Fixed the problem above by changing the decorator of the functions stc_compression and stc_decompression from tff.tf_computation to tf.function. Now seems to work fine because, if i print the variable testing that i got from the return server_state, round_loss_metric, testing inside run_one_round i get the weights that i wanted from the start.


Solution

  • I think this reply to your other question I just wrote applies here, too.

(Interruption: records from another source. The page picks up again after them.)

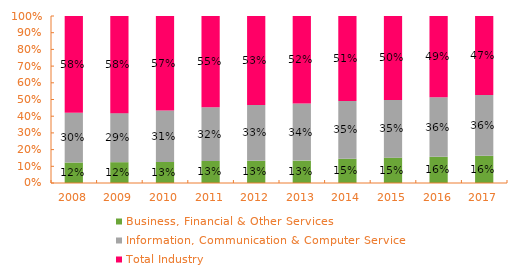
| Category | Business, Financial & Other Services | Information, Communication & Computer Services | Total Industry |
|---|---|---|---|
| 2008.0 | 0.123 | 0.297 | 0.58 |
| 2009.0 | 0.125 | 0.294 | 0.582 |
| 2010.0 | 0.126 | 0.308 | 0.566 |
| 2011.0 | 0.132 | 0.322 | 0.546 |
| 2012.0 | 0.133 | 0.334 | 0.533 |
| 2013.0 | 0.134 | 0.342 | 0.524 |
| 2014.0 | 0.145 | 0.346 | 0.509 |
| 2015.0 | 0.152 | 0.346 | 0.502 |
| 2016.0 | 0.157 | 0.356 | 0.487 |
| 2017.0 | 0.163 | 0.365 | 0.473 |

    When you print client_outputs.weights_delta you get abstract representation fo a result of another computation, a primarily internal implementation detail of TFF.

    Write a tff.tf_computation-decorated method with TensorFlow code, which does the modification you need, and then invoke it using tff.federated_map operator from where you are trying to print the values.